Anna-Marie Susic
Anna-Marie Susic
Bachelor student
Development of Organic-Inorganic Melt Electrowriting Scaffolds for Biomedical Application
Supervisors: Dr. Irem Unalan, Prof. Aldo R. Boccaccini
Melt electrowriting (MEW) is an emerging additive manufacturing technique providing an alternative technology to 3D printing and electrospinning [1]. MEW enables the production of fibers on the microscale with order geometry, thereby it can be used to create scaffolds for biomedical applications [2]. The most commonly used material for MEW is Polycaprolactone (PCL) [1]. PCL is a semicrystalline, biodegradable polyester that is suitable for MEW due to its low melting point, fast solidification and thermal stability [2][3]. However, due to its hydrophobic nature, surface treatment is required to enhance cell adhesion, attachment and bioactivity [2][4]. This bachelor’s thesis aims to fabricate MEW scaffolds, modify their surface with specific treatments and then incorporate hydroxyapatite particles to enhance their bioactivity for biomedical applications. Additionally, this project will focus on the investigation of different scaffold geometries as well as the effect of inorganic incorporation in terms of physical, mechanical, and chemical properties.

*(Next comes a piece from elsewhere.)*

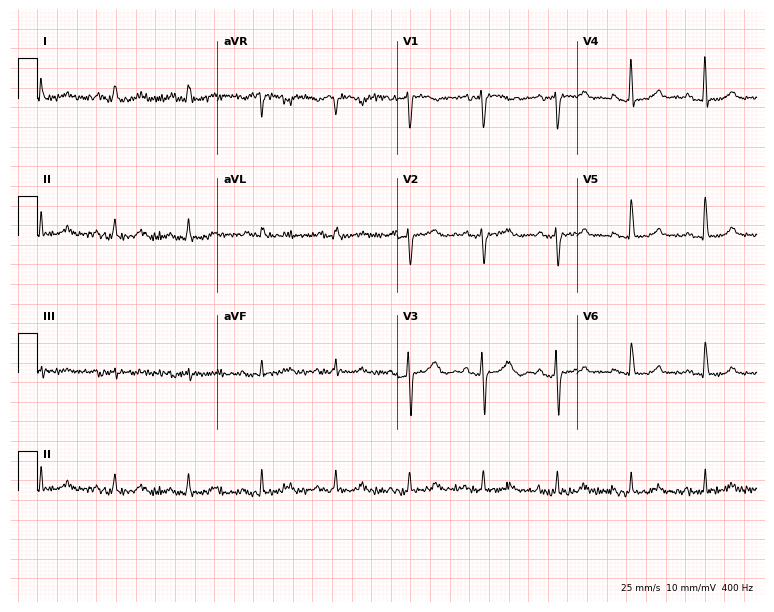
12-lead ECG (7.3-second recording at 400 Hz) from a man, 62 years old. Screened for six findings — first-degree AV block, right bundle branch block, left bundle branch block, sinus bradycardia, atrial fibrillation, sinus tachycardia — none is recorded. Only these six findings were labelled.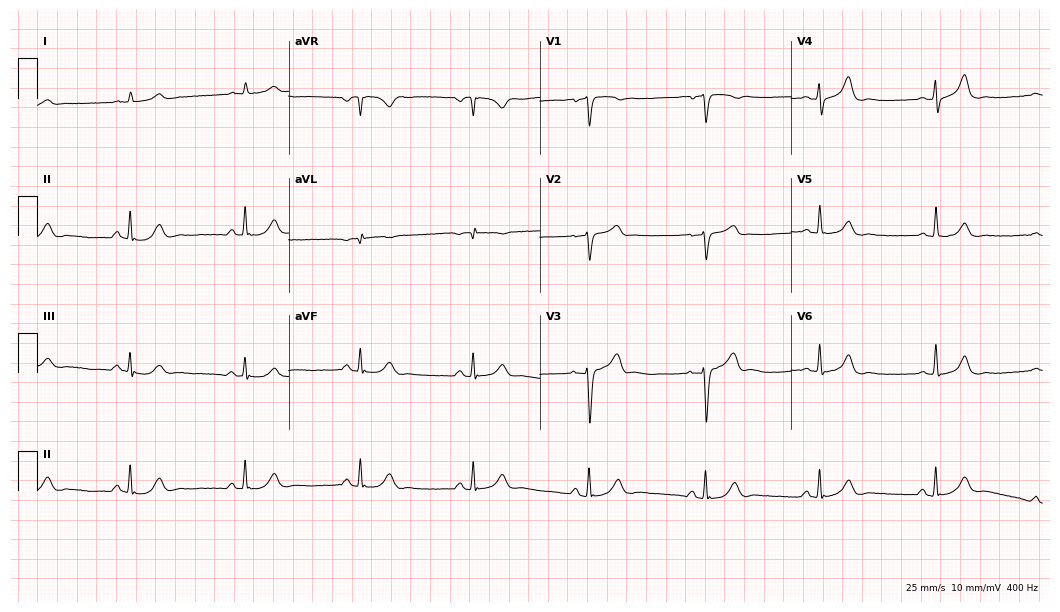
12-lead ECG from a male, 59 years old (10.2-second recording at 400 Hz). Recorded interpretation: within normal limits.

[1] Unalan, I., Occhipinti, I., Miola, M., Vernè, E., & Boccaccini, A.R. (2023). Development of super-Paramagnetic Iron Oxide Nanoparticle-coated Melt Electrowritten Scaffolds for Biomedical Applications. Macromolecular Bioscience, 24(03), 10.1002/mabi.202300397.

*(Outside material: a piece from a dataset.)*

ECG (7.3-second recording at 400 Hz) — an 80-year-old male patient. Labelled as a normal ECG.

[2] Hammerl, A., Cano, C., De-Juan-Pardo, E., van Griensven, M., Poh, P. (2019). A Growth Factor-Free Co-Culture System of Osteoblasts and Peripheral Blood Mononuclear Cells for the Evaluation of the Osteogenesis Potential of Melt-Electrowritten Polycaprolactone Scaffolds. International journal of molecular sciences, 20(05), 10.3390/ijms20051068.
[3] Paxton, N., Ren, J., Ainsworth, M., Solanki, A., Jones, J., Allenby, M., Stevens, M., Woodruff, M. (2019). Rheological Characterization of Biomaterials Directs. Additive Manufacturing of Strontium-Substituted Bioactive Glass/Polycaprolactone Microfibers. Macromolecular Rapid Communications, 40(11), 10.1002/marc.201900019.
[4] Kade, J., Dalton, P. (2021). Polymers for Melt Electrowriting. Advanced Healthcare Materials, 10(01), 10.1002/adhm.202001232.